By gathering more data about other planetary systems using Kepler, it is indeed hoped that we will be able to deduce more about how all such systems form, including our own. We have already been able to deduce much, as described in detail in the articles Nebular hypothesis (see particularly the section Nebular hypothesis#Formation of planets) and Formation and evolution of the Solar System, but there are aspects that are not yet fully understood. Note that all data gathered by instruments like Kepler are not instantly definitive and 100% "correct", but are subject to improvement and correction by further observations.

We had already discovered, prior to Kepler, around 500 Extrasolar planets, orbiting a wide variety of stars, and deduced from these discoveries that at least 10% of Sun-like stars have planets. These figures, however, are likely to be substantial underestimates because our current methods of detection must necessarily fail to detect many planets. Radial velocity observations are limited in accuracy by our current quality of instruments and their locations (Oh, for a Far side observatory!) and, as InverseSubstance alludes to above, the chances of a terrestrial planet transiting its star from our viewpoint, and thus being detectable by missions like Kepler (in whose article the problem is discussed), are only about 0.5%, so by this method we can only detect about 1 planet for every 200 that are actually out there.

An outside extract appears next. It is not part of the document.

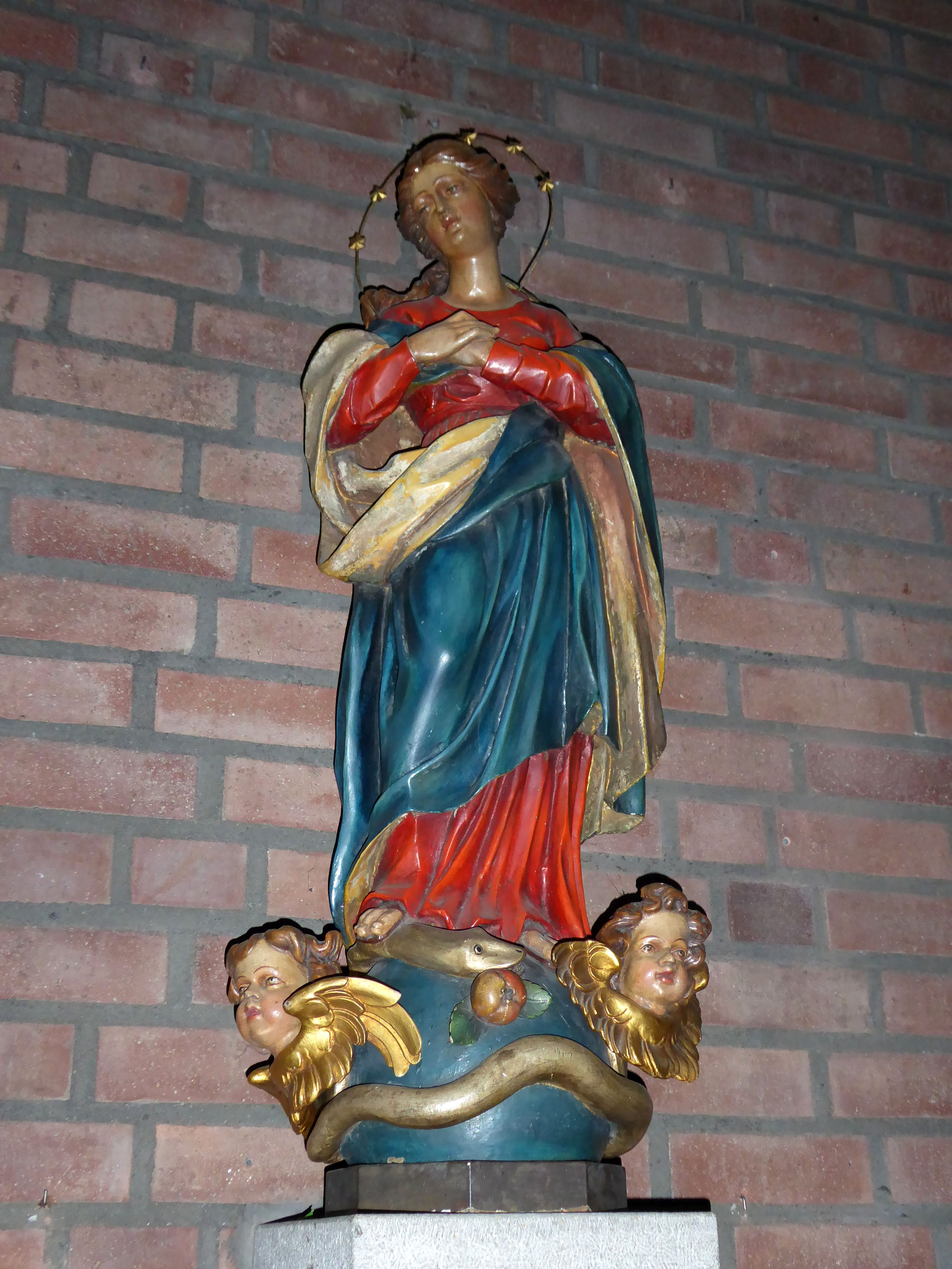 St. Mariä Namen (Köln-Esch)

All of our current detection methods are biassed towards detecting large planets close to their stars, which means hot Gas giants (unlike our own Solar system's more distant and cooler ones) rather than smaller rocky or Terrestrial planets like Earth; nevertheless our discoveries so far have included some more distant gas giants and some terrestrials, so allowing for the bias, the evidence suggests that terrestrials in earthlike orbits are not uncommon.

Any "pictures" of extraterrestrial planets are, of course, artistic renditions based on the data collected by Kepler (and other projects, not direct photos, but they are (or should be) consistent with our present scientific understanding.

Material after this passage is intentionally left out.